The relevant regulatory and bureaucratic authorities, questioned at this inquiry’s hearings, displayed blissful indifference to victim concerns. The courts are there for commercial disputes, and it is not our problem.
The regulators’ dominant concern is evidently for the stability of the financial system, which means in effect the profitability of the Big 4 banks. The banks are de facto public utilities but with all the prerogatives of a private organisation, including gangsterism into the bargain.
The same Senate Committee is currently engaged in another inquiry, into the main financial regulator ASIC itself. The inquiry was initiated following whistleblowers highlighting a scam run by the CBA’s ‘wealth management’ subsidiary, Commonwealth Financial Planning, whose ‘financial advisers’ were ripping off hapless investors seeking non-speculative retirement packages. ASIC, as is its custom, sat on the complaints.
The complaints submitted to the ASIC Inquiry are diverse and mountainous, but it is unlikely (given past experience) that the systemic long term subjugation of SMEs and farmers will be confronted head on.
There has thus evolved in Australia a near perfect Clayton’s regulatory system which is parlayed as admirably functional but through which banks have placed themselves outside the law. SME/farmer victims face a Kafkaesque labyrinth from which there is only a grisly exit. Very occasionally, a bank victim will emerge with smoking gun evidence in tow, necessitating a monetary settlement from the bank. It will be confidential, and then it will be business as usual for the bank.
The mainstream media will not touch the systemic problem. The carnage in the hinterland is widespread and deep. But, without exposure or acknowledgement, it has no public presence. It does not exist.
Worse, the media run regular ‘enterprise’ supplements extolling the bounteous rewards of entrepreneurial initiative while steadfastly neglecting to publicize the piranhas circling the sector. This same media also runs shameful interviews with major bank CEOs — puff pieces presenting these amoral suits as corporate and public interest visionaries. The misleading razzmatazz is supplemented by the existence of a junior Small Business Ministry, where incumbents merely hone their window dressing rhetoric with their eye on promotion to Cabinet.

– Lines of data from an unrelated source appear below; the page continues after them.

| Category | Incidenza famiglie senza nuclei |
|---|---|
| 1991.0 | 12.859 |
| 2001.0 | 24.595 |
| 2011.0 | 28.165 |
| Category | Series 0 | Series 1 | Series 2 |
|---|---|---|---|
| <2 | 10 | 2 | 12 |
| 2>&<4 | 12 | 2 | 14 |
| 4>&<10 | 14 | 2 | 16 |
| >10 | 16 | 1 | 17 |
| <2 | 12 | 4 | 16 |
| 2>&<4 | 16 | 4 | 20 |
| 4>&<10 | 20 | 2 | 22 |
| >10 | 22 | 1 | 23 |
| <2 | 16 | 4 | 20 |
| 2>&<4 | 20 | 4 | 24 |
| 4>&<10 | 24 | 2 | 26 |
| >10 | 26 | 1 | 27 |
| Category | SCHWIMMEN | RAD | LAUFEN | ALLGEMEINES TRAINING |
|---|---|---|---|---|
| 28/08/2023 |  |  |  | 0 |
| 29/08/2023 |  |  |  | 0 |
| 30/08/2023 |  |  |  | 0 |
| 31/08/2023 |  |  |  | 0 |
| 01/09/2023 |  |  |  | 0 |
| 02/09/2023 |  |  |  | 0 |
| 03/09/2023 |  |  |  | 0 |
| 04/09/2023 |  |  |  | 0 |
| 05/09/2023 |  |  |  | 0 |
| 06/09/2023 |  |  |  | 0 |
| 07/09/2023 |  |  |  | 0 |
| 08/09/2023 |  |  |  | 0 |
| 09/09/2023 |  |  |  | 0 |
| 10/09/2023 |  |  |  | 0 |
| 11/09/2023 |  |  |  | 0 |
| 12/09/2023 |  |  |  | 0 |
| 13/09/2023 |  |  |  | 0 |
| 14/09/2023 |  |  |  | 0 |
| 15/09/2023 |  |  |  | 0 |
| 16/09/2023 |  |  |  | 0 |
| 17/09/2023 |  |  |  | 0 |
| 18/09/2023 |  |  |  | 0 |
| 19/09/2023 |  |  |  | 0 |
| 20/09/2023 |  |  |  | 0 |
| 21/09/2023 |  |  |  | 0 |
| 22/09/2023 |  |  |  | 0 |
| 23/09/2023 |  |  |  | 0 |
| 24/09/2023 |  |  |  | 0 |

It’s a brilliant, almost failsafe, system. The major banks run a racket, courtesy of their banking license, stealing the assets of the entrepreneurial class. It’s smarter than mafia operations because legitimized. It is legitimized de facto by a regulatory apparatus and political class steeped in complicity.
In all probability there are no brown paper bags under the table in Australia (save perhaps for members of the judiciary). But a revolving door employment gravy train beckons for the most prominent amongst the regulators and politicians. And for the bulk of their brethren, opportunism and craven cowardice reigns. A Minor Party politician who conducted a crusade for bank victims in the late 1980s was crucified. That fact is etched in the consciousness of Australian political wannabes.

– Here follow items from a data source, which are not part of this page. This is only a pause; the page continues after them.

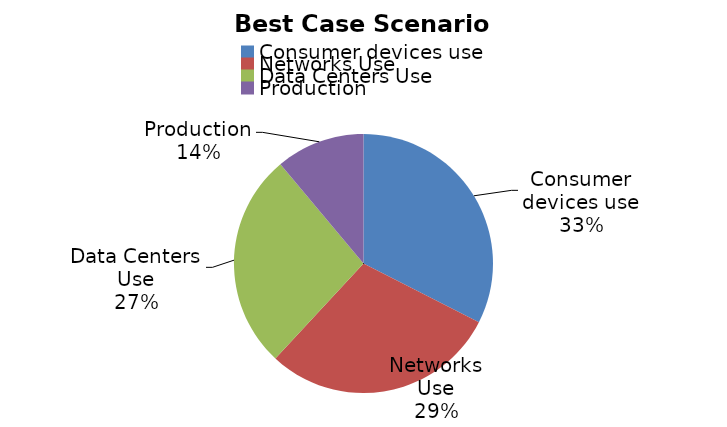
| Category | Series 0 |
|---|---|
| Consumer devices use | 440.99 |
| Networks Use | 399.261 |
| Data Centers Use | 366.439 |
| Production | 150.528 |
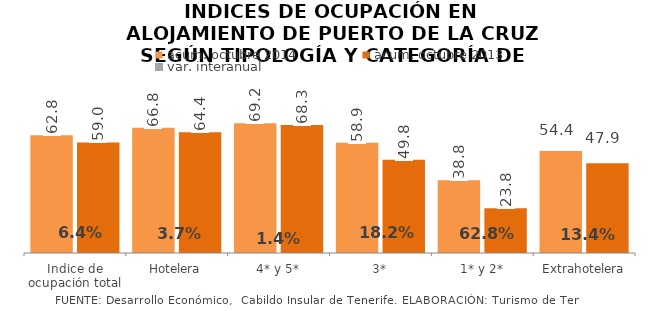
| Category | acum. octubre 2014 | acum. octubre 2013 |
|---|---|---|
| Indice de ocupación total | 62.75 | 58.984 |
| Hotelera | 66.835 | 64.444 |
| 4* y 5* | 69.23 | 68.283 |
| 3* | 58.865 | 49.792 |
| 1* y 2* | 38.815 | 23.839 |
| Extrahotelera | 54.361 | 47.922 |

Confront that we’re talking about Australia. Purportedly in the first rank of civilized countries, it has been feted as sailing through the GFC due in no small part due to a well-oiled financial regulatory system. Behind the facade we have the practices of a banana republic.
Welcome to the real Australia. The blood of SME/farmer victims (as well as hapless retiree investors) has been distilled into the lustrous figures of bulging bank profits — rates that have drawn the envy of bankers globally. The miracle that is financial deregulation has fulfilled the pundits’ early expectations of its ‘universal’ benefits because the human sacrifices to the neoliberal deity have been obliterated from the record.